Un petit nombre des voyageurs des Pays d’en Haut furent, il est vrai, des semeurs d’impiété ; et Mgr Taché déplora qu’ils eussent rendu très difficile la conversion de certains groupes qu’ils avaient corrompus, chez les Sauteux surtout. Mais le grand nombre, presque tous, respectèrent les lois de Dieu. Si plusieurs se laissèrent aller à des faiblesses, qui, d’ailleurs, nous scandaliseraient plus qu’elles ne scandalisèrent les Indiens eux-mêmes, ils ne furent jamais irréligieux. Ils s’étaient détachés de ces rivages de France, qu’embaumait encore la foi du pêcheur normand, breton, vendéen, au temps,


Où tous nos monuments et toutes nos croyances
Portaient le blanc manteau de leur virginité.


Au milieu de leurs égarements, ils s’étaient souvenus du catéchisme de leur enfance. Ils ne blasphémaient pas. Ils baptisaient leurs enfants mourants. Ils priaient sur le corps de leurs défunts. Ils savaient redire à ceux qui les sollicitaient à l’injustice le vieux dicton : « Je suis pauvre, mais, Dieu merci, j’ai de l’honneur ! » Et, lorsqu’au feu du bivouac, les chefs sauvages leur racontaient les chasses d’antan et les danses des ancêtres ; eux, les fils de la France et de Québec, racontaient, en retour, les histoires qu’ils avaient apprises de leurs pères, et parlaient du vieux curé qu’ils n’avaient qu’entrevu, mais dont le souvenir avait laissé au fond de leur âme comme un rayon de Dieu :

« — Oui, ils viendront un jour à vous, les hommes de ce Dieu, disaient-ils. Vous les reconnaîtrez à leur robe noire. Vous ne pourrez vous y tromper, car ils n’auront pas de femme. N’écoutez pas les priants mariés. Mais le prêtre, l’homme de la prière véritable, suivez-le. Il vous conduira au bonheur, dans la terre du Grand Esprit. »

Ainsi firent-ils naître le désir de la foi. Leur prédication fut comme une imprégnation inconsciente, mais profonde, une germination lente, mais vivace, que la main du missionnaire n’eut qu’à bénir pour la faire éclore[5].

Cependant le pont de passage par excellence, jeté par les voyageurs des Pays d’en Haut, entre les sauvages païens et le missionnaire catholique, fut une race moyenne, issue de la blanche et de la rouge : la race métisse.

Mgr Taché comptait, en 1869, dans le Nord-Ouest, les mélanges de quatorze nations civilisées et de vingt-deux tribus indigènes.

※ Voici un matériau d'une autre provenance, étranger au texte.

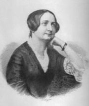 Caterina Bon Brenzoni, gravure
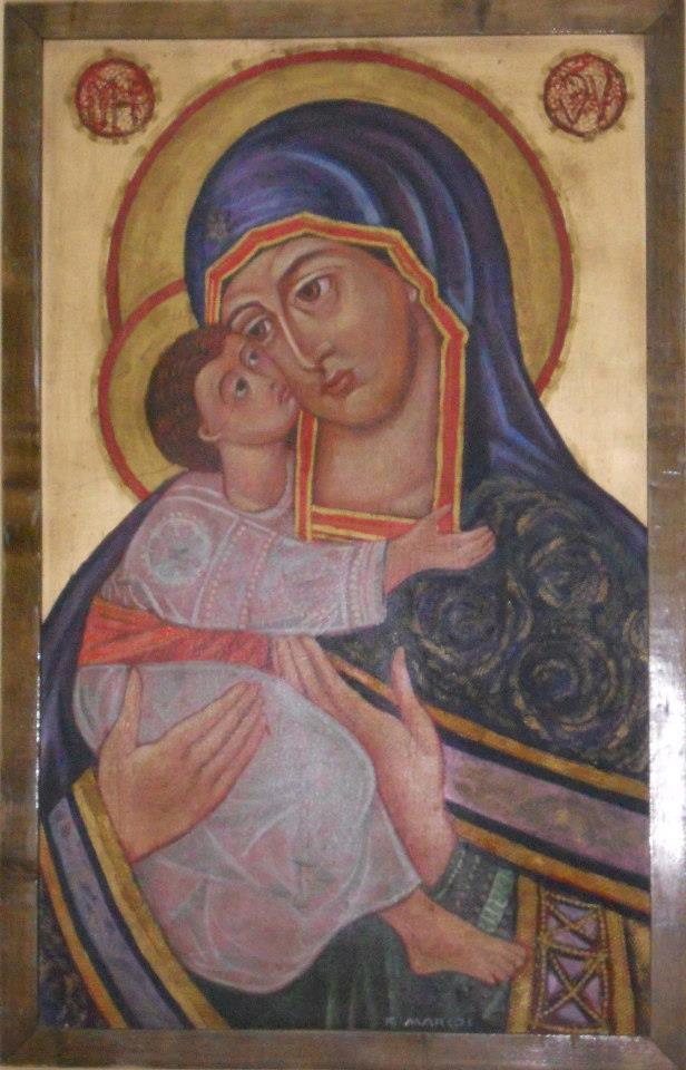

Famille de métis au fort Providence.
Les quatre générations

Tous les enfants de ces alliances sont désignés par le nom de Métis (half-breed). La classification populaire les répartit en métis anglais et en métis français, les premiers ordinairement protestants et les autres catholiques.

Les Métis français — ou Bois-Brûlés — furent les plus nombreux, les plus distingués, les plus beaux. Mgr Taché, qui aima particulièrement cette intéressante famille de son vaste bercail, disait :


Les Métis sont une race de beaux hommes, grands, forts, bien faits. Quoique, en général, ils aient le teint basané, cependant un très grand nombre sont bien blancs et ne portent aucune trace de provenance sauvage. Les Métis sont d’intrépides et infatigables voyageurs. Ils étonnent par leur force et leur agilité dans les voyages d’hiver. Ils courent habituellement, et paraissent rarement en éprouver même de la fatigue. Les voyages d’été, en barge surtout, exigent un redoublement de vigueur qui ne leur fait point défaut.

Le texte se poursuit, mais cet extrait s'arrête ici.